This court respectfully disagrees with the Ross court that in making its final determination, the court should merely review the Board's presumptive risk level recommendations only for arbitrariness and capriciousness and otherwise uphold them.   A court's judicial determination of an offender's risk level is not in the nature of an Article 78 proceeding.   The arbitrary and capricious standard used in an Article 78 proceeding is appropriate to challenge and review a final administrative determination (see, CPLR 7801[1] ).   The Board's assessment of a presumptive risk level, however, is simply a recommendation to the court, not a final administrative determination (cf., Doe v. Division of Probation & Correction Alternatives, 171 Misc.2d 210, 654 N.Y.S.2d 268 [Sup.Ct., Dutchess County 1997] ).3  It is the court that retains the ultimate responsibility to determine an offender's risk level after receiving the Board's recommendation (see, Correction Law § 168-n [2] ).   Before making its determination, the court must independently review and consider any victim's statement and any materials submitted by the sex offender, as well as allow the offender to appear and be heard (see, Correction Law § 168-n[3] ).   To provide for the court's consideration of such evidence, after receiving the Board's presumptive risk level recommendation, indicates that the Legislature did not contemplate that the court would merely confirm that recommendation absent a finding of arbitrariness and capriciousness.   Furthermore, such a standard for departure is not workable where the court must make its risk assessment determination based upon its own calculations at the time of conviction, without a recommendation from the Board.   Nor can such a standard be used by the Board when it is determining whether its recommendation to the court will depart from the presumptive risk level.   There is no rationale for applying anything but a single uniform standard in all instances where a basis for departure is considered by the Board or the court.

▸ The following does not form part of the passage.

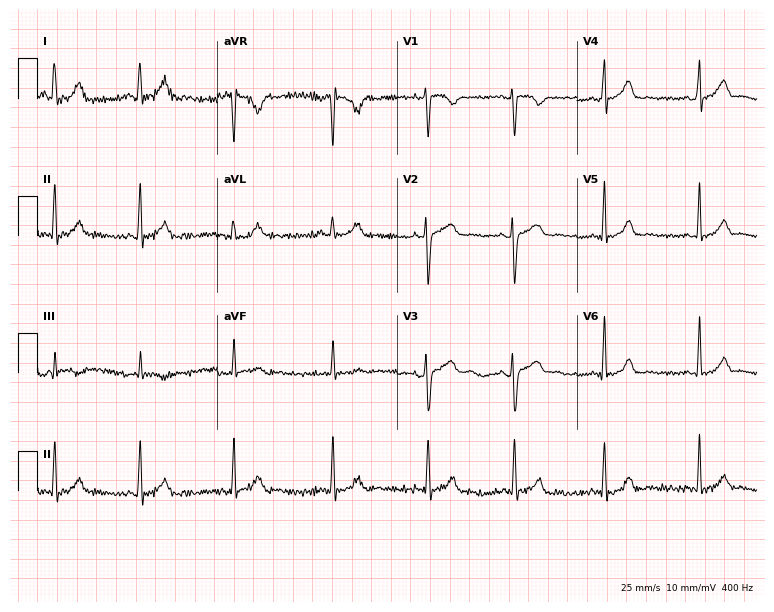
Standard 12-lead ECG recorded from a female, 27 years old. Read as a normal ECG.

Given the importance of the individual and public interests involved in designating an appropriate risk level, the court has an independent responsibility to make an accurate final judicial determination.   Unless the Board relies upon a risk factor or override which is inapplicable or the Board assigns a presumptive risk level which does not comport with the aggregate risk factor points, it is difficult to imagine how its presumptive risk level recommendation could otherwise be arbitrary and capricious.   The presumptive risk level is calculated in a fairly mechanical fashion.   A point score is attributed to the existence of certain factors and the points are totaled, or the highest level of risk is automatically assessed based upon the existence of a single override.   To avoid an inaccurate presumptive risk level assessment, the Guidelines specifically provide that a factor or override should not be relied upon unless there is clear and convincing evidence of the existence of that factor or override.   The court would never have a basis to consider departure by merely reviewing the Board's recommendation for arbitrariness and capriciousness, where that recommendation is solely the presumptive risk level as properly calculated through applying the risk assessment instrument.   Such a standard does not allow for the consideration of “special circumstances” or “aggravating or mitigating factor[s] of a kind, or to a degree, not otherwise adequately taken into account by the guidelines.” (Guidelines at 4.)

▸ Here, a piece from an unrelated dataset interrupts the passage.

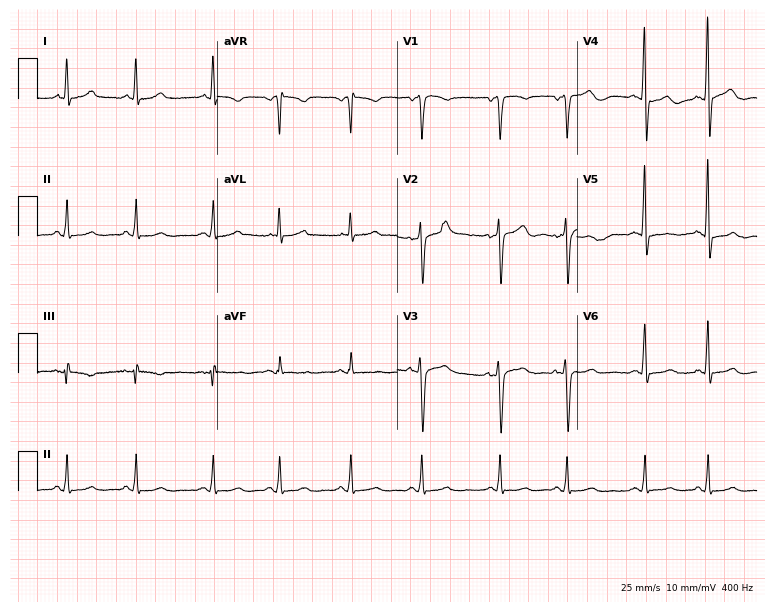
Standard 12-lead ECG recorded from a male patient, 59 years old. None of these six findings is recorded: first-degree AV block, right bundle branch block, left bundle branch block, sinus bradycardia, atrial fibrillation, sinus tachycardia.

 Although this court finds that the arbitrary and capricious standard is inappropriate, a high evidentiary standard is still necessary in order to depart from the presumptive risk level.   The presumptive risk level is a rebuttable presumption, albeit a heavy one.   Some presumptions require, for reason of policy or logic, a higher degree of rebuttable evidence.   A correspondingly high order of evidence is required to overcome such a heavy presumption.   This high order of evidence is usually referred to as clear and convincing evidence (see, Prince Richardson on Evidence, § 3-104 at 57 [Farrell 11th ed.]; George Backer Mgmt. Corp. v. Acme Quilting Co., 46 N.Y.2d 211, 219-20, 413 N.Y.S.2d 135, 385 N.E.2d 1062 [1978];  Abrahami v. UPC Constr. Co., Inc., 224 A.D.2d 231, 233, 638 N.Y.S.2d 11 [1st Dept.1996] ).   The Legislature made clear that this State's policy to assist local law enforcement agencies' efforts to protect their communities by requiring sex offenders to register and to authorize the release of necessary and relevant information about certain sex offenders to the public was of paramount importance (see, L.1995, ch. 192, § 1).   Additionally, since the calculated presumptive risk level is based upon factors or overrides which experts and professionals in the field have indicated are the greatest predictors of future behavior, it must be afforded great weight.

Special circumstances warranting an upward or downward departure must be based on clear and convincing evidence of the existence of an aggravating or mitigating factor of a kind, or to a degree, not otherwise taken into consideration by the guidelines.   This evidentiary standard is consistent with the expressed intent of the drafters regarding the application of the guidelines.   For example, the guidelines provide that where an offender has admitted committing an act of sexual misconduct for which no criminal history factor points are assessed because there has been no judicial determination, it may “form the basis for an upward departure if there is clear and convincing evidence that the conduct occurred” (see, Guidelines at 6 [emphasis added] ).   The guidelines recognize that “circumstances that may warrant a departure cannot, by their very nature, be comprehensively listed in advance.   Departures may be upward (e.g., from level 1 to 2) or downward (e.g., from level 3 to 2)” (see, Guidelines at 4).   The Guidelines themselves provide examples of possible areas of departure to be considered by the Board or the court that clearly go beyond, and are inconsistent with, a mere review by the court of the Board's presumptive risk level calculations for arbitrariness and capriciousness.4  The presumptive risk level as properly calculated by the objective risk assessment instrument of the guidelines is itself a sufficient basis on which to classify a sex offender.   The court, however, is required to make an individualized determination based upon a review of all pertinent factors (see, Guidelines at 2).5  A clear and convincing evidence standard takes into consideration the important interests of both the offender and the State in an accurate risk assessment determination.   It also gives the proper amount of deference to the expertise of those who drafted the guidelines and devised the objective risk assessment instrument.  “The ability to depart is premised on a recognition that an objective instrument, no matter how well designed, will not fully capture the nuances of every case.   Not to allow for departures” unless the presumptive risk level assessment is arbitrary and capricious, “would therefore deprive the Board or the court of the ability to exercise sound judgment and to apply its expertise to the offender” (see, Guidelines at 4).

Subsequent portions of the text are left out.